Machine Learning Training for Industry took place on 3rd, 10th & 17th November 2021. The Newton Gateway proposes to implement a number of short intensive training courses (2-3 days) in mathematical areas of relevance to individuals in industry, business and government. We envisage that these courses will provide technical training in the subject matter with the emphasis on practical applications of mathematics.

The first training focused on machine learning using Python programming language and took place over 3 days in a hybrid teaching format. The first day of the course, Wednesday 3rd November, took place physically at the Isaac Newton Institute, followed by 2 virtual sessions on Wednesday 10th and Wednesday 17th November 2021. This course provided delegates with essential skills in implementing machine learning algorithms for clustering, classification and predictive analytics using Python programming language and its ecosystem of machine learning libraries including (but not limited to) statsmodels, scikit-learn, h2o and SciPy.

Cantab Capital Institute for the Mathematics of Information – Industry Engagement took place on 24th November 2021. This annual industry engagement event brought together those academics working to advance data science and aimed to showcase the research that is being carried out at the Institute and enable delegates to hear more detail about some of the current project collaborations and industry challenges that CCIMI is exploring. It was held as a hybrid event with some attending at INI and others joining virtually.

5th Edwards Symposium - Future Directions in Soft Matter​ took place from Wednesday 8th September 2021 to Friday 10th September 2021. This was the fifth year in the Edwards Symposium Series, funded in part by ongoing generous support from Unilever, which continues until 2022 (the fifth event having been postponed from 2020). A key aim of the Edwards Symposium Series is to highlight the latest developments in soft matter science with a particular (but not exclusive) emphasis on theoretical and mathematical models, and on how these models can inform industrial processes, materials, and design. Leading academic speakers convey their latest scientific work, aiming to foster collaborative and interdisciplinary discussions across the industry/academia boundary.​

In 2021, the workshop focused on the following soft matter areas:

  • Polymer melt dynamics and process rheology

  • Informatic approaches to soft matter

  • Functional gels

  • Soft matter for sustainable foods.​

The new CMIH Centre for the Mathematics of Information held its first engagement event on 4th - 5th May 2021. The EPSRC Cambridge Mathematics of Information in Healthcare (CMIH) Hub was launched in 2020. It focuses on some of the most challenging public health problems of our time, including Cancer, Cardiovascular Disease and Dementia. There is a core mathematical component that is common to data challenges across these clinical disciplines, which the Hub will evaluate and address through its interdisciplinary collaborations. The overarching objective is to develop data analytics algorithms and provide the associated theory that is directly linked to the requirements in the clinic for healthcare decision making.
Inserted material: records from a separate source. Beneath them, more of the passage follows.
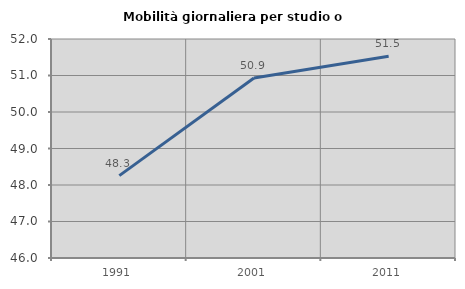
| Category | Mobilità giornaliera per studio o lavoro |
|---|---|
| 1991.0 | 48.258 |
| 2001.0 | 50.933 |
| 2011.0 | 51.528 |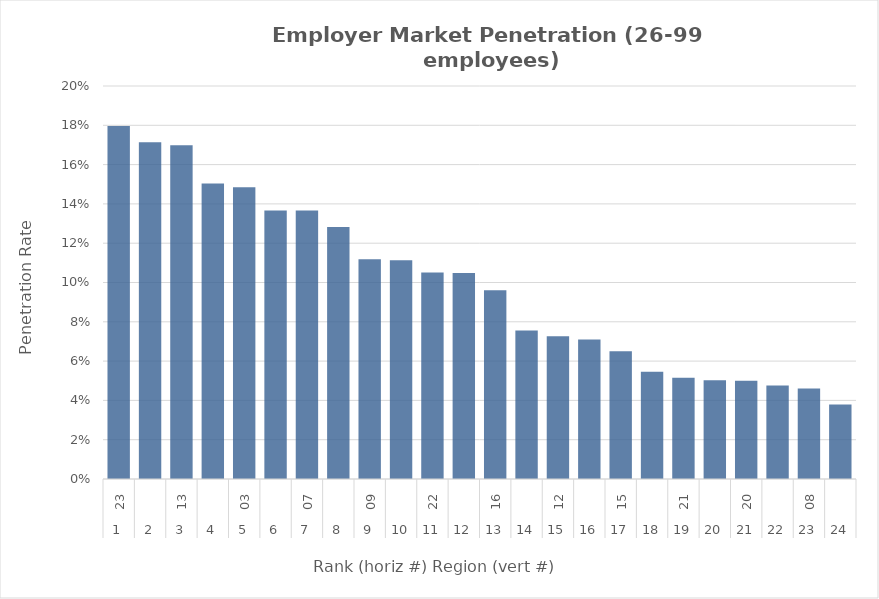
| Category | Rate |
|---|---|
| 0 | 0.18 |
| 1 | 0.171 |
| 2 | 0.17 |
| 3 | 0.15 |
| 4 | 0.148 |
| 5 | 0.137 |
| 6 | 0.137 |
| 7 | 0.128 |
| 8 | 0.112 |
| 9 | 0.111 |
| 10 | 0.105 |
| 11 | 0.105 |
| 12 | 0.096 |
| 13 | 0.076 |
| 14 | 0.073 |
| 15 | 0.071 |
| 16 | 0.065 |
| 17 | 0.055 |
| 18 | 0.052 |
| 19 | 0.05 |
| 20 | 0.05 |
| 21 | 0.048 |
| 22 | 0.046 |
| 23 | 0.038 |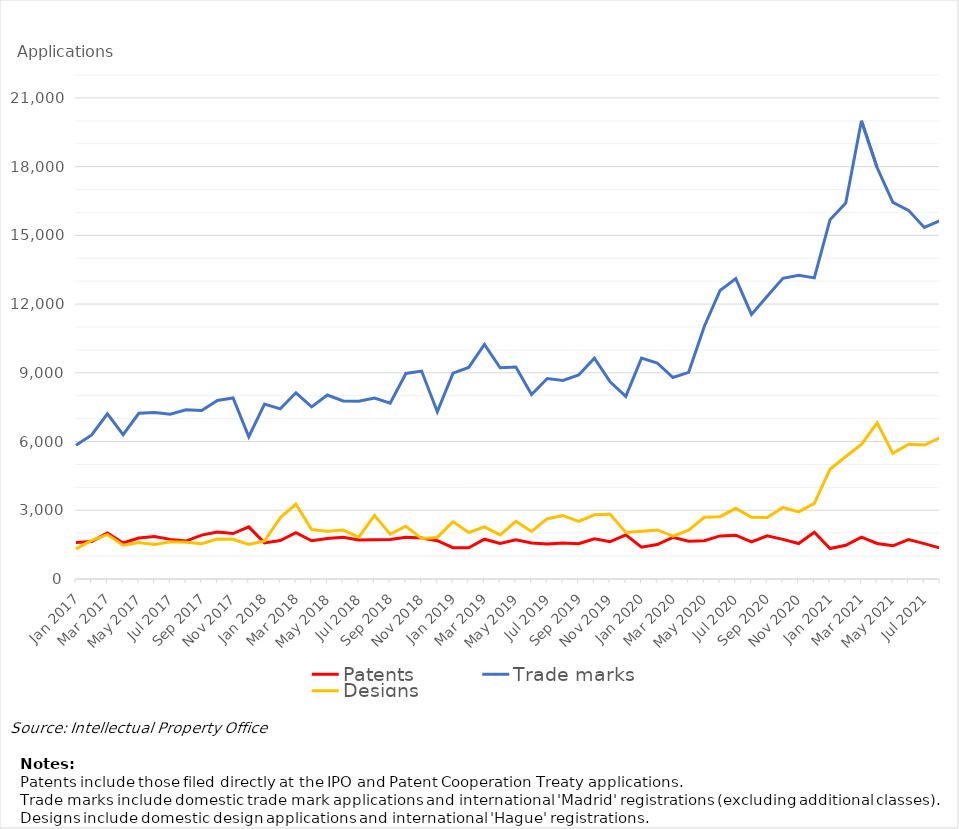
| Category | Patents | Trade marks | Designs |
|---|---|---|---|
| Jan 2017 | 1596 | 5843 | 1318 |
| Feb 2017 | 1640 | 6288 | 1687 |
| Mar 2017 | 2011 | 7214 | 1940 |
| Apr 2017 | 1573 | 6297 | 1474 |
| May 2017 | 1790 | 7234 | 1592 |
| Jun 2017 | 1853 | 7263 | 1502 |
| Jul 2017 | 1730 | 7197 | 1627 |
| Aug 2017 | 1657 | 7389 | 1600 |
| Sep 2017 | 1915 | 7359 | 1544 |
| Oct 2017 | 2055 | 7792 | 1745 |
| Nov 2017 | 1983 | 7901 | 1736 |
| Dec 2017 | 2277 | 6211 | 1507 |
| Jan 2018 | 1575 | 7634 | 1658 |
| Feb 2018 | 1676 | 7428 | 2672 |
| Mar 2018 | 2022 | 8127 | 3267 |
| Apr 2018 | 1670 | 7512 | 2160 |
| May 2018 | 1767 | 8030 | 2083 |
| Jun 2018 | 1821 | 7769 | 2136 |
| Jul 2018 | 1704 | 7757 | 1832 |
| Aug 2018 | 1713 | 7897 | 2777 |
| Sep 2018 | 1725 | 7673 | 1960 |
| Oct 2018 | 1818 | 8972 | 2302 |
| Nov 2018 | 1787 | 9076 | 1765 |
| Dec 2018 | 1670 | 7304 | 1815 |
| Jan 2019 | 1367 | 8984 | 2505 |
| Feb 2019 | 1361 | 9234 | 2031 |
| Mar 2019 | 1737 | 10243 | 2274 |
| Apr 2019 | 1552 | 9219 | 1923 |
| May 2019 | 1710 | 9251 | 2520 |
| Jun 2019 | 1569 | 8053 | 2074 |
| Jul 2019 | 1527 | 8752 | 2634 |
| Aug 2019 | 1571 | 8670 | 2768 |
| Sep 2019 | 1540 | 8907 | 2511 |
| Oct 2019 | 1755 | 9636 | 2800 |
| Nov 2019 | 1630 | 8607 | 2827 |
| Dec 2019 | 1926 | 7970 | 2028 |
| Jan 2020 | 1392 | 9642 | 2082 |
| Feb 2020 | 1506 | 9428 | 2143 |
| Mar 2020 | 1819 | 8794 | 1871 |
| Apr 2020 | 1648 | 9021 | 2127 |
| May 2020 | 1671 | 11035 | 2694 |
| Jun 2020 | 1880 | 12593 | 2721 |
| Jul 2020 | 1911 | 13110 | 3085 |
| Aug 2020 | 1616 | 11551 | 2694 |
| Sep 2020 | 1886 | 12340 | 2686 |
| Oct 2020 | 1731 | 13126 | 3124 |
| Nov 2020 | 1548 | 13254 | 2930 |
| Dec 2020 | 2043 | 13143 | 3303 |
| Jan 2021 | 1330 | 15686 | 4792 |
| Feb 2021 | 1472 | 16412 | 5347 |
| Mar 2021 | 1827 | 20001 | 5878 |
| Apr 2021 | 1553 | 17951 | 6813 |
| May 2021 | 1449 | 16444 | 5483 |
| Jun 2021 | 1718 | 16092 | 5881 |
| Jul 2021 | 1543 | 15344 | 5845 |
| Aug 2021 | 1350 | 15636 | 6173 |

This was the first external event of the CMIH Hub and aimed to bring together those working in mathematical healthcare data analytics across the UK, including academic, clinical, and industrial users with mathematicians working in similar areas.The event included talks that highlighted open challenges and successes from CMIH Hub researchers and presented other potential collaborative opportunities, as well as projects being developed elsewhere related to healthcare data analytics.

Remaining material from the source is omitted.